Some examples of how Replication is used include the following:

  •  Providing feeds of changed data for Data Warehouse or Master Data Management (MDM) projects, enabling users to make operation and tactical business decision making using the latest information.
  •  Dynamically routing data based on content to message queues to be consumed by one or more applications, ensuring consistent, accurate, and reliable data across the enterprise.
  • Populating real-time dashboards for on-demand analytics, continuous business monitoring, and business process management to integrate information between mission-critical applications and web applications, ensuring access to real-time data to customers and employees.
  •  Consolidating financial data across systems in different regions, departments, and business units.
  •  Improving the operational performance of systems that are adversely affected by shrinking nightly batch windows or expensive queries and reporting functions.

So what is InfoSphere CDC:
Change data capture uses a developed technology to integrate data in near real time. InfoSphere CDC detects changes by monitoring or scraping database logs. The capture engine (the log scraper) is a lightweight, small footprint, and low-impact process on the source server running where the database changes are detected. After the log scraper finds new changed data on the source, that data is pushed from the source agent to the target apply engine through a standard Internet Protocol network socket. In a typical continuous mirroring scenario, the change data is applied to the target database through standard SQL statements. By having the data only interact with the database logs, additional load is not put on the source database and no changes are required to the source application.

Incremental data delivery is shown below:
Incremental Data Delivery

Need For Data Virtualization

We are seeing massive upswings in the volume, variety and velocity of data. Business now want to use the data that was difficult to process in the past for – Decision Making, Exploratory Analysis, Advanced Analytics, New Applications (including mobiles). Adding to that the information landscape has become more complex. So the ability to get simple data access is more relevant than ever. Data virtualization technologies can help create a single access point to the pool of data you need to support your business.

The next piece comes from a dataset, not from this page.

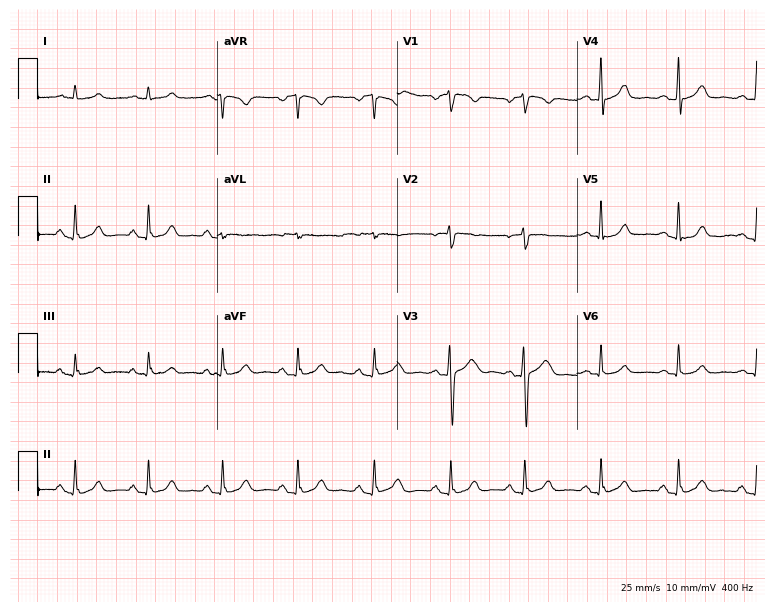
ECG — a 45-year-old female. Labelled as a normal ECG.

Here are some of the reasons why some organization may benefit from Data virtualization

Simplified Access to data:

  • Data virtualization focuses on simplifying access to data by isolating the details of storage and retrieval and making the process transparent to data consumers.
  • The end user will never know—and doesn’t need to know—the details about the data sources. This means changes to source systems will not affect downstream applications. The burden on IT is reduced since the solution does not have to be reconfigured each time a change is made.
  • An organization can create a virtual view across data in the warehouse and data that exists within Hadoop to create a new logical data warehouse. Because end users interact with only one endpoint and use the same access methods they are accustomed to, they can easily take advantage of these new insights from the big data platform without learning new languages and without administrators having to maintain user privileges in multiple locations.

Reduced Costs:

  • Multiple information access points also increase the total cost of ownership since each access point requires administration, security and management resources.
  • Reliance on older technologies to get to data eventually requires organizations to purchase more hardware, more databases and more software with more capabilities—all of which require budget.
  • Because data virtualization involves virtual consolidation of data rather than physical movement, there is no need to create new databases or purchase additional hardware to store the consolidated data.

Faster Time to Value:

  • Building virtual data stores is much quicker than creating physical ones since data does not have to be physically moved.
  • Data virtualization reduces the time required to take advantage of disparate data, which makes it easier for users and processes to get the information they need in a timely manner.